**Description of the task**:
Repeat every line of the data exactly; the pictures stay out.

(Supplied information)

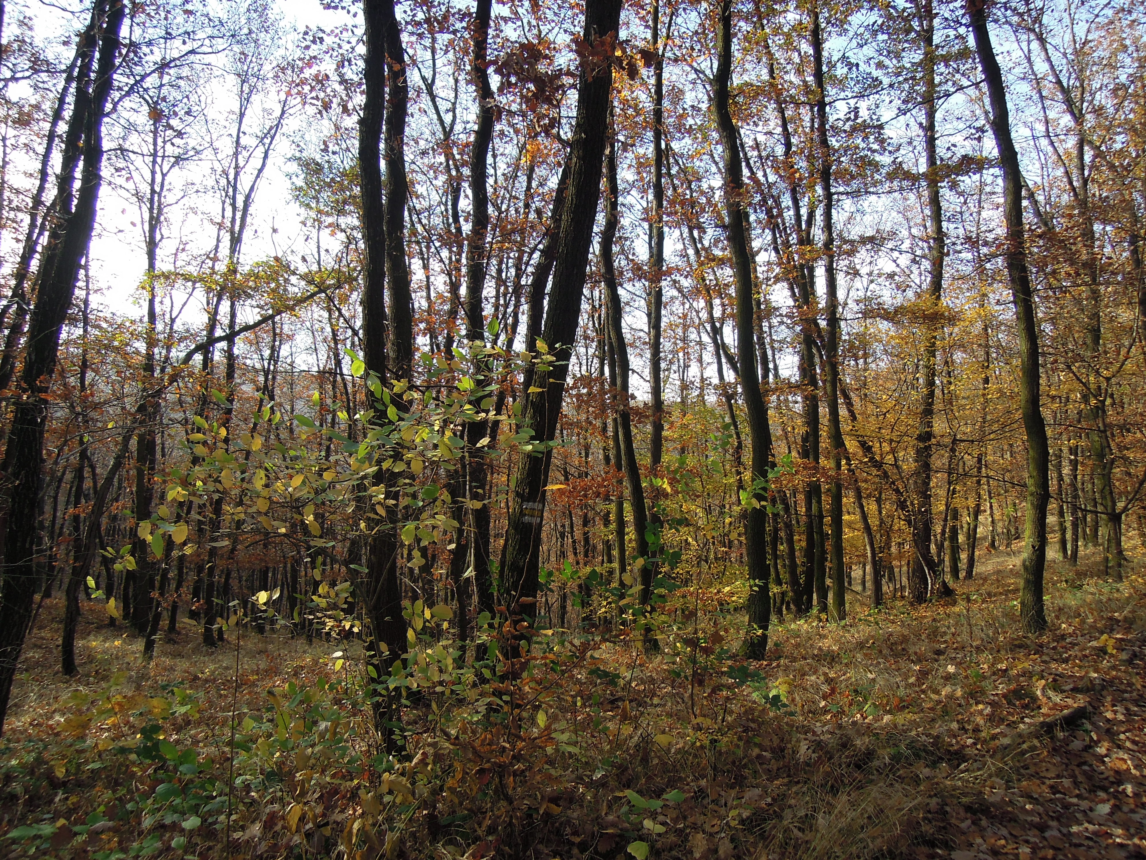 podzimní les, přírodní rezervace Šance
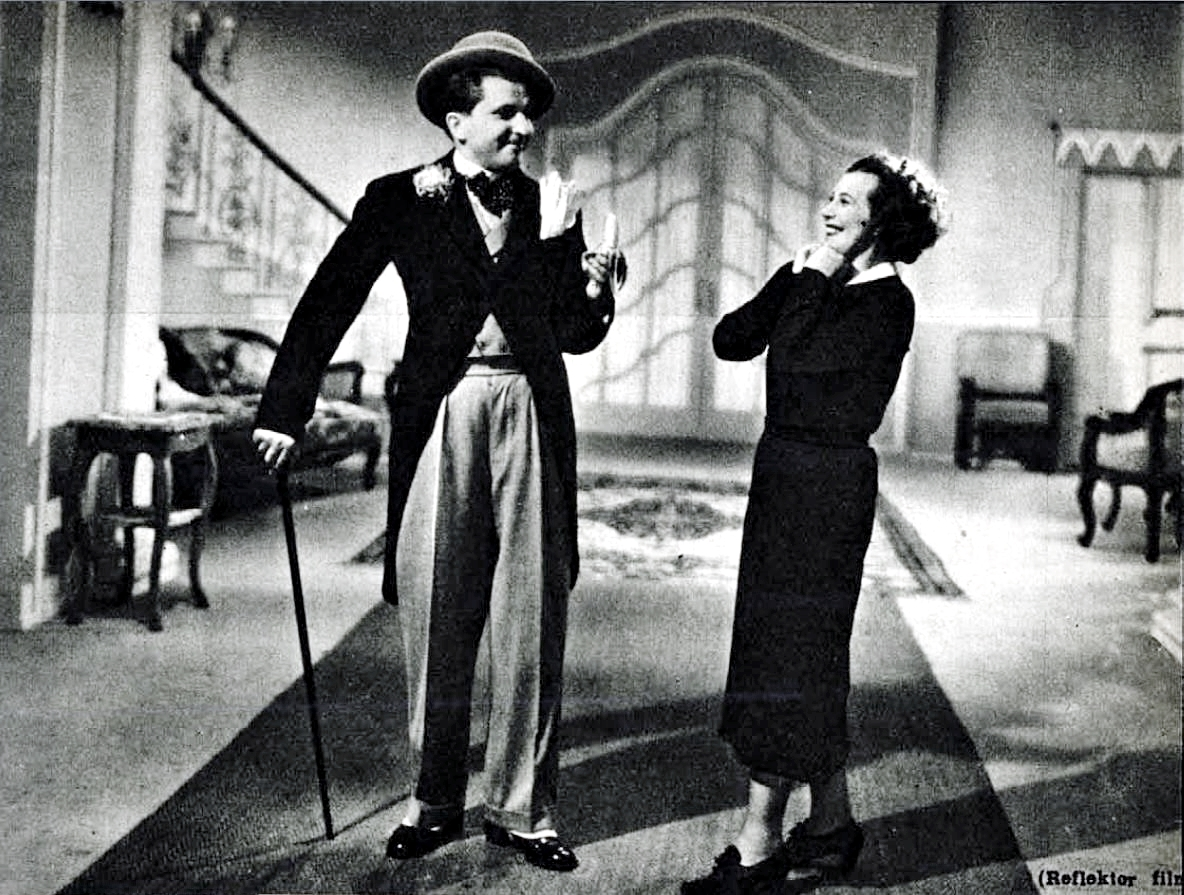 Páger Antal és Vaszary Piri A férfi mind őrült című 1937-es filmben
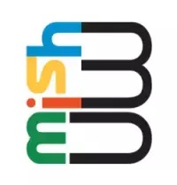 Logo Międzywydziałowych Indywidualnych Studiów Humanistycznych i Społecznych Uniwersytetu Warszawskiego.

(End Supplied information)

**Task solution**:
 podzimní les, přírodní rezervace Šance
 Páger Antal és Vaszary Piri A férfi mind őrült című 1937-es filmben
 Logo Międzywydziałowych Indywidualnych Studiów Humanistycznych i Społecznych Uniwersytetu Warszawskiego.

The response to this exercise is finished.